After three years with the Monte Carlo Opera, Farrar made her debut at the New York Metropolitan Opera in Roméo et Juliette on November 26, 1906. She appeared in the first Met performance of Giacomo Puccini's Madama Butterfly in 1907 and remained a member of the company until her retirement in 1922, singing 29 roles there in 672 performances. She developed a great popular following, especially among New York's young female opera-goers, who were known as "Gerry-flappers". Farrar created the title roles in Pietro Mascagni's Amica (Monte Carlo, 1905), Puccini's Suor Angelica (New York City, 1918), Umberto Giordano's Madame Sans-Gêne (New York, 1915), as well as the Goosegirl in Engelbert Humperdinck's Königskinder (New York, 1910), for which Farrar trained her own flock of geese. According to a review in the New York Tribune of the first performance, "at the close of the opera Miss Farrar caused 'much amusement' by appearing before the curtain with a live goose under her arm."

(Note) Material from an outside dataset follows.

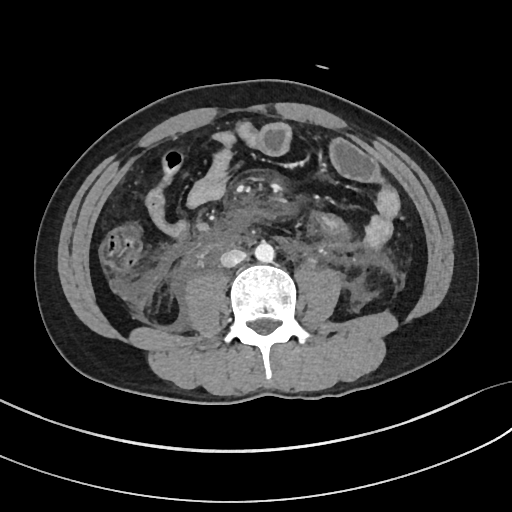 CT abdomen; axial view; 512x512 px; SOMATOM Force scanner; 15 organs annotated in this scan (counted over the whole 3D scan, not this slice; an organ is boxed only where this slice passes through it)
Boxes: x1:y1:x2:y2 in pixels. 2 labeled organs on this slice — aorta at 255:242:275:262; inferior vena cava at 220:249:247:267.

Farrar recorded extensively for the Victor Talking Machine Company and was often featured prominently in that firm's advertisements. She also appeared in silent films, which were produced between opera seasons. Farrar starred in more than a dozen films from 1915 to 1920, including Cecil B. De Mille's 1915 adaptation of Georges Bizet's opera Carmen, for which she was extensively praised. "The resolution of Geraldine Farrar, the beautiful and gifted star, to employ her talents in the attaining of success in the films is one of the greatest steps in advancing the dignity of the motion pictures. Miss Farrar's 'Carmen' in the films is the greatest triumph the motion picture has yet achieved over the speaking stage," claimed the San Francisco Call & Post. For her performance, she came in fourth place in the 1916 "Screen Masterpiece" contest held by Motion Picture Magazine. Theda Bara's performance of the same role received 9,150 votes. One of her other notable screen roles was as Joan of Arc in the 1917 film Joan the Woman. In June 1931, Farrar made her debut radio broadcast over the National Broadcasting Company's nationwide "Red" network.

According to her biographer:

In 1960, Farrar was awarded two stars on the Hollywood Walk of Fame, in the music and film categories, located at 1620 and 1709 Vine Street.

Personal life

Beginning in 1908, Farrar had a seven-year love affair with the  Italian conductor Arturo Toscanini. Her ultimatum, that he leave his wife and children and marry her, resulted in Toscanini's abrupt resignation as principal conductor of the Metropolitan Opera in 1915. Farrar was a close friend to the Met's star tenor Enrico Caruso and there has been speculation that they too had a love affair. It is said that Caruso coined her motto: Farrar farà ("Farrar will do it").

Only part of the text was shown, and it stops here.